Compared with the others, obese patients were significantly more likely to suffer from hypertension and diabetes. The number of comorbidities (e.g. hypertension, diabetes and cardiovascular diseases) was significantly greater in obese patients, with 16% of obese patients having more than seven comorbidities versus 9% in the normal/overweight category (P < 0.001) (Table 1).

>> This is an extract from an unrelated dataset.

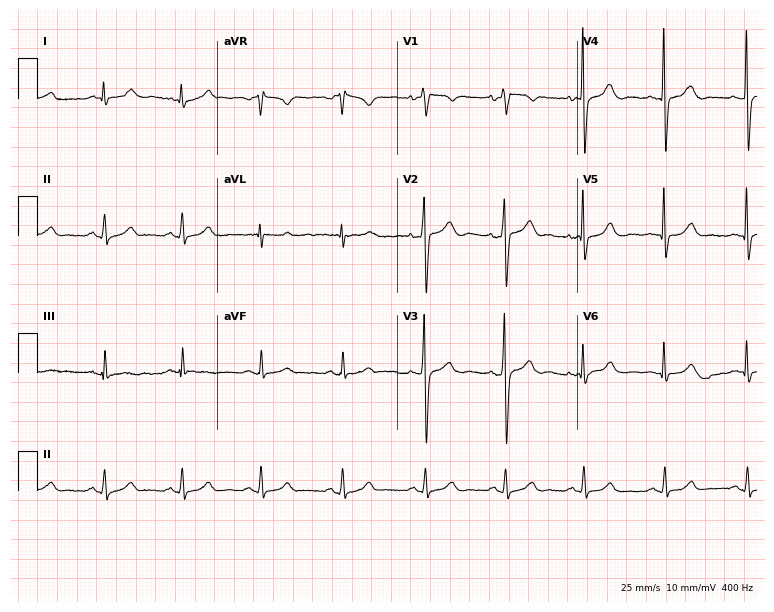
Electrocardiogram, a 33-year-old man. Overall reading on record: normal ECG.

Infection as a reason for admission was not significantly different across the weight groups. Planned surgery was a more likely reason for admission among obese patients. Skin and soft-tissue infections were significantly more prevalent among obese patients than the normal/overweight and underweight categories (18% versus 8% and 7%, P < 0.001). Surgical site infections were also more prevalent in obese patients compared with normal/overweight categories (7% versus 3%, P = 0.03). Obese patients were significantly more likely to have more complicated antimicrobial therapy than normal/overweight and underweight patients (36% versus 19% and 23%, respectively, P = 0.002). However, among the obese patients receiving systemic antimicrobials (421), we found no evidence of any dose adjustments made based on patient weight. Before adjusting for other factors the odds of obese patients having complicated antimicrobial therapy was greater than for normal/overweight patients (OR = 2.48, 95% CI 1.49–4.11); there was no significant difference between underweight and normal/overweight patients (OR = 1.28, 95% CI 0.57–2.85). After adjusting for hospital, age group, comorbidities (i.e. diabetes and hypertension) and the type of infection, obese patients remained at significantly increased odds of complicated antimicrobial therapy compared with normal/overweight patients (OR = 2.01, 95% CI 1.72–3.45) (Table 2), although this did not include any necessary dose adjustments for weight. No interactions between patient weight and other confounders were observed. No difference was observed in the odds of complicated antimicrobial therapy in underweight patients compared with normal/overweight patients.
Table 2.
Multiple logistic regression examining the association between complicated antimicrobial therapy and weight after adjusting for potential confounders (n = 421)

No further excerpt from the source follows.